OPS102 - Regular Expressions

From CDOT Wiki
Revision as of 22:22, 4 December 2023 by Chris Tyler (talk | contribs) (Created page with "'''Regular Expressions''' are search patterns for "Regular Text". They are used by many different tools and languages, including the Linux grep command, the Windows findstr co...")
(diff) ← Older revision | Latest revision (diff) | Newer revision → (diff)
Jump to: navigation, search

Regular Expressions are search patterns for "Regular Text". They are used by many different tools and languages, including the Linux grep command, the Windows findstr command, less, vi/vim, sed, awk, perl, python, and many others.

Why Use Regular Expressions?

Regular Expressions can be a little daunting to learn: they often look like someone was just bashing their head against the keyboard (or, like a cat was lying on the keyboard). But they are very powerful - a well-written regular expression can replace many pages of code in a programming language such as C or C++ - and so it is worth investing some time to understand them.

The Seven Basic Elements of Regular Expressions

Characters

In a regular expression (regexp), any character that doesn't otherwise have a special meaning matches that character. So the digit "5", for example, matches the digit "5"; similarly "cat" matches the letters "c", "a", and "t" in sequence.

A backslash can be used to remove any special meaning which a character has. The period character "." is a type of wildcard (see below), so to search for a literal period, we place a backslash in front of it: "\."

Wildcards

A period "." will match any single character. Similarly, three periods "..." will match any three characters.

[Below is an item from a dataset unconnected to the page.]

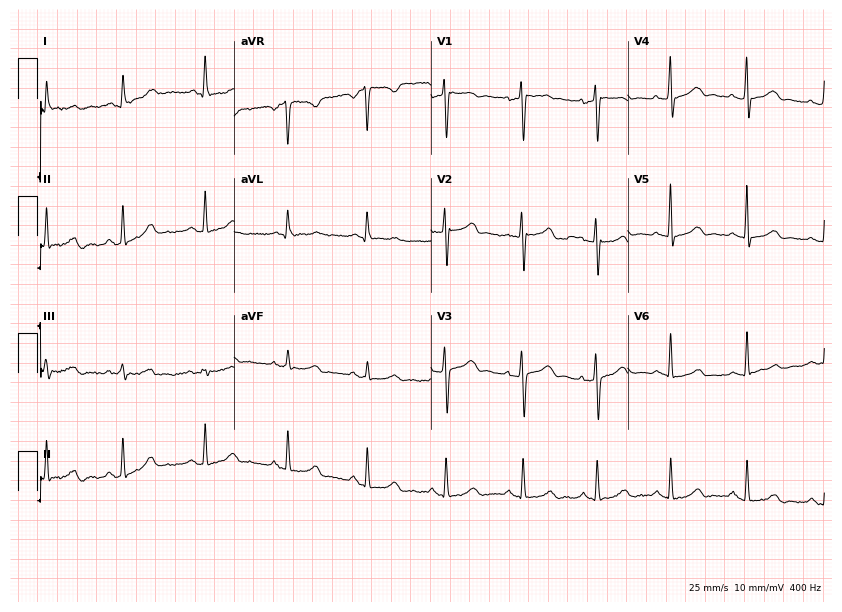
Electrocardiogram (8-second recording at 400 Hz), a female, 43 years old. Overall reading on record: normal ECG.

Bracket Expressions / Character Classes

Bracket Expressions or Character Classes are contained in square brackets "[ ]":

  • A list of characters in square brackets will match any one character from the list of characters: "[abc]" will match "a", "b", or "c"
  • A range of characters in square brackets, written as a starting character, a dash, and an ending character, will match any character in that range: "[0-9]" will match any one digit.
  • There are some pre-defined named character classes. These are selected by specifying the name of the character class surrounded by colons and square brackets, placed within outer square brackets, like "digits:". The available names are:
    • alnum - alphanumeric
    • alpha - alphabetic characters
    • blank - horizontal whitespace (space, tab)
    • cntrl - control characters
    • digit - digits
    • graph - letters, digits, and punctuation
    • print - letters, digits, punctuation, and space
    • punct - punctuation marks
    • space - horizontal and vertical whitespace (space, tab, vertical tab, form feed)
    • upper - UPPERCASE letters
    • lower - lowercase letters
    • xdigit - hexidecimal digits (digits plus a-f and A-F)
  • Ranges, lists, and named character classes may be combined - e.g., "[[:digit:]+-.,]" "[[:digit:][:punct:]]" "[0-9_*]"
  • To invert a character class, add a carat ^ character as the first character after the opening square bracket: "[^[:digit:]]" matches any non-digit character, and "[^:]" matches any character that is not a colon.
  • To include a literal carat, place it at the end of the character class. To include a literal dash or closing square bracket, place it at the start of the character class.

Repetition

  • A repeat count can be placed in curly brackets. It applies to the previous element: "x{3}" matches "xxx"
  • A repeat can be a range, written as min,max in curly brackets: "x{2,5}" will match "xx", "xxx", "xxxx", or "xxxxx"
  • The maximum value in a range can be omitted: "x{2,}" will two or more "x" characters in a row
  • There are short forms for some commonly-used ranges:
    • "*" is the same as "{0,}" (zero or more)
    • "+" is the same as "{1,}" (one or more)
    • "?" is the same as "{0,1}" (zero or one)

Alternation

  • The vertical bar indicates alternation - either the expression on the left or the right can be matched: "hot|cold" will match "hot" or "cold"

Grouping

  • Elements placed in parenthesis are treated as a group, and can be repeated: "(na)* batman" will match "nananana batman" and "nananananananana batman"
  • Grouping may also be used to limit alternation: "(fire|green)house" will match "firehouse" and "greenhouse"

Anchors

  • Anchors match locations, not characters.
  • A carat symbol will match the start of a line: "^upper:" wil match lines that start with an uppercase letter.
  • A dollar sign will match the end of a line: "punct:$" will match lines that end with a punctuation mark.
  • The two characters may be used together: "cat" will match the word "cat" anywhere on a line, but "^cat$" will only match lines that contain nothing besides the word "cat". Likewise, "^[0-9.]$" will match lines that are made up of only digits and dot characters.